KH. Amirullah Amri: Menyatukan Ilmu, Adab, dan Karya untuk Umat

  • Bagikan

MAKASSAR, RAKYATSULBAR.COM – Di tengah derasnya arus modernisasi yang sering menjadikan gelar akademik sebagai tolok ukur utama kesuksesan, KH. Amirullah Amri hadir membawa pesan yang lebih mendasar: bahwa kemuliaan seseorang tidak hanya ditentukan oleh tinggi rendahnya gelar, tetapi oleh adab yang menghiasi dirinya dan karya yang memberi manfaat bagi masyarakat.

Sebagai salah satu mubalig yang berkiprah dalam Lembaga Dakwah (LADIM) IMMIM, Prof. (HC) Dr. K.H. Amirullah Amri, M.A. dikenal sebagai sosok pendidik, dai, dan pemikir yang konsisten mengintegrasikan nilai-nilai keislaman dengan pengembangan sumber daya manusia. Gagasan tersebut tercermin kuat dalam salah satu karyanya yang berjudul “Gelar Tinggi, Adab dan Karya Membumi.”

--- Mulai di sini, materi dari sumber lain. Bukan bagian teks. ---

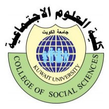 كلية العلوم الاجتماعية - جامعة الكويت

Buku ini bukan sekadar kumpulan tulisan inspiratif, melainkan refleksi mendalam tentang hakikat ilmu pengetahuan dan tanggung jawab moral seorang intelektual. Melalui berbagai kisah, pengalaman, dan renungan, KH. Amirullah Amri mengingatkan bahwa gelar akademik hanyalah simbol capaian pendidikan. Nilai sejati seseorang terletak pada akhlak, integritas, dan manfaat yang dapat diberikan kepada sesama.

Menurut beliau, pendidikan tidak boleh berhenti pada pencapaian intelektual semata. Dalam tradisi keilmuan Islam, adab merupakan fondasi utama sebelum ilmu. Ilmu yang tidak melahirkan akhlak mulia hanya akan menjadi kebanggaan pribadi, sedangkan ilmu yang disertai adab akan menjadi cahaya yang menerangi kehidupan umat.

Perjalanan akademik dan pengalaman panjang beliau di dunia pendidikan hingga meraih gelar doktoral dijadikan sarana untuk menegaskan bahwa setiap capaian ilmu adalah amanah. Gelar bukanlah garis akhir perjalanan, melainkan titik awal untuk mengabdi lebih luas kepada masyarakat, bangsa, dan agama.

Sebagai mubalig LADIM IMMIM, KH. Amirullah Amri senantiasa mendorong lahirnya generasi Muslim yang unggul dalam ilmu, luhur dalam akhlak, dan produktif dalam berkarya. Dakwah yang beliau bangun tidak hanya mengajak umat memahami ajaran Islam secara normatif, tetapi juga mendorong implementasinya dalam kehidupan nyata melalui pendidikan, pengabdian sosial, dan pembangunan peradaban.

Pemikiran dan keteladanan KH. Amirullah Amri menjadi inspirasi bahwa keberhasilan sejati bukanlah sekadar memiliki gelar yang tinggi, tetapi mampu menghadirkan adab yang mulia dan karya yang membumi demi kemaslahatan umat.